Chinese and Russian leaders both plan to open debate on an SDR-based reserve currency as an alternative to the US dollar at the G20 summit in London this week, although the world may not yet be ready for such a radical proposal.

And from the same article;

China’s government has floated a variant of this idea, suggesting a currency based on 30 commodities along the lines of the “Bancor” proposed by John Maynard Keynes in 1944.

At least these people are thinking about ways to properly anchor the value of money.

The world does not need a single currency. However it does need a common currency. We used to use gold. At the moment we use the US dollar. Our current choice isn’t offering a lot of stability.

19 thoughts on “Russian wants gold back in the monetary mix

  1. I suspect it would be good for the US economy if the US dollar was not used as a reserve currency. At the moment its value does not reflect the state of the US. Instead it’s being used as a global safe haven, distorting its underlying value. With all the money Obama is printing it ought to be dropping like a stone.

  2. Terje

    They’re only suggesting that SDR’s also carry a gold component. That has as much chance of getting through the IMF as Bird becoming US prez.

    What these guys are talking about has no chance of ever happening. The reason is that no one really wants to take SDR’s. they could now if they wanted.

    How do you go into a shop with an SDR and buy something?

    the US will continue to remain the world reserve for a long time as there is no alternative on the horizon.

  3. At the moment its value does not reflect the state of the US.

    The objective of monetary policy should be to ensure that the currency remains stable in value. The objective should not be to ensure that the currency reflects the state of the domestic economy. If that was the objective then we would have to conclude that the monetary policy of Zimbabwe was a roaring success.

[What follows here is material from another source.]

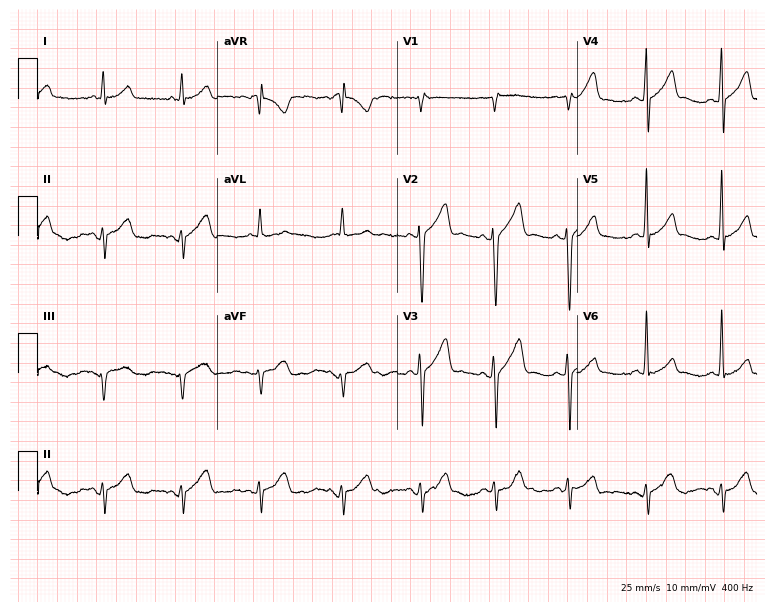
Electrocardiogram, a 28-year-old male patient. Overall reading on record: normal ECG.
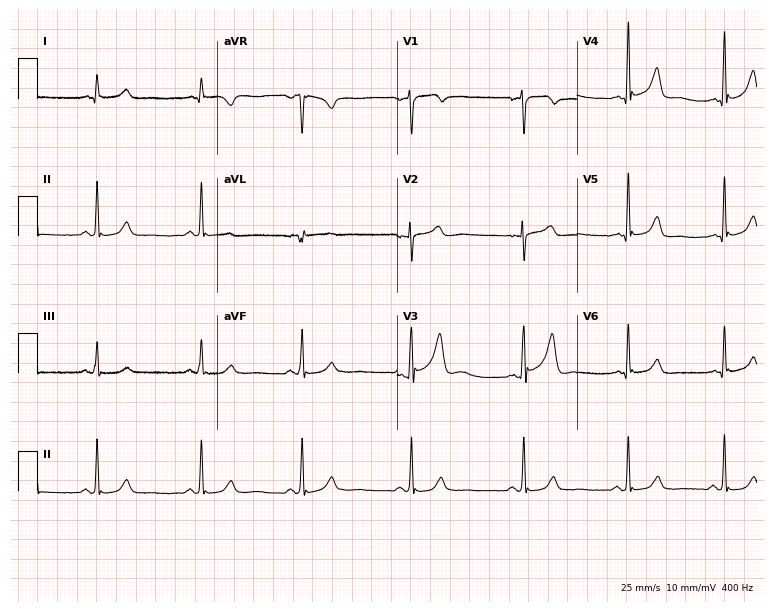
Electrocardiogram (7.3-second recording at 400 Hz), a 30-year-old man. Overall reading on record: normal ECG.

    Obama isn’t printing money. The Federal Reserve is printing money. And so long as demand for that currency remains strong then they can increase supply without decreasing value. Of course demand could do a reversal any time and they better be ready to start mopping up liquidity when that happens. Gold will be a good indicator to watch but not the only one.

    They’re only suggesting that SDR’s also carry a gold component. That has as much chance of getting through the IMF as Bird becoming US prez.

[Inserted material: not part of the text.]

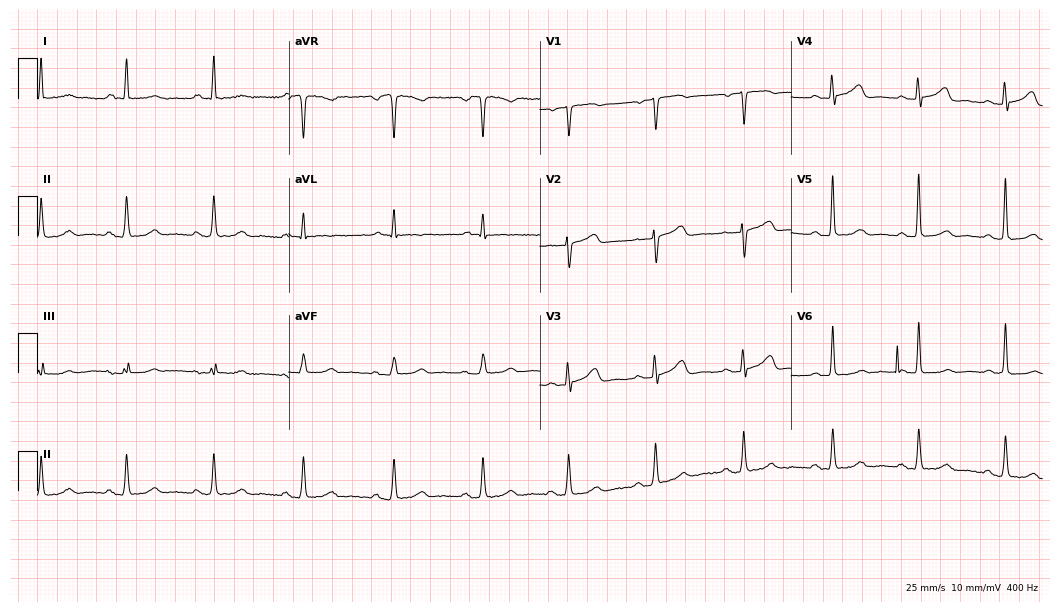
ECG — a female patient, 61 years old. Screened for six findings — first-degree AV block, right bundle branch block (RBBB), left bundle branch block (LBBB), sinus bradycardia, atrial fibrillation (AF), sinus tachycardia — none is recorded.
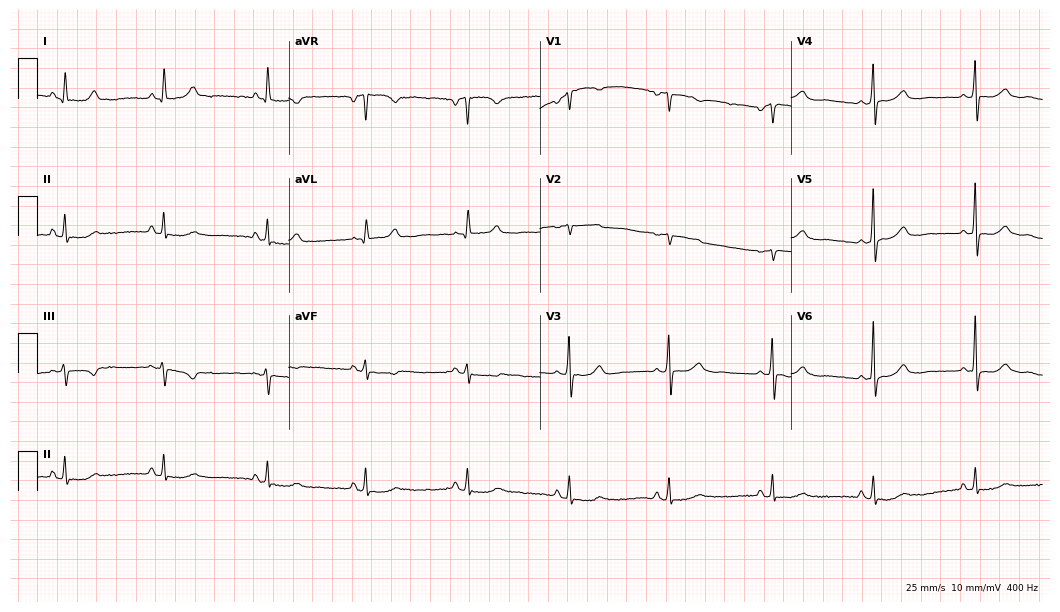
12-lead ECG from a 79-year-old woman. Labelled as a normal ECG.

    An amusing comparison but hardly accurate.

    How do you go into a shop with an SDR and buy something?

    You wouldn’t. However during periods when the world was on a gold standard people didn’t generally go into shops and buy something with gold. And we don’t go into shops today and pay for things using CPI baskets. And yet CPI baskets is what is used as the standard of value for monetary policy.

    the US will continue to remain the world reserve for a long time as there is no alternative on the horizon.

    I suspect you are right on this point. Especially if everybody is as fatalistic about such things as you appear to be.

    However I don’t see the point of SDRs or Bancors or Gold Bullion as being reserve currencies. I see them as being more like the ECU was for the Eurozone. A reference point on which policy may be built.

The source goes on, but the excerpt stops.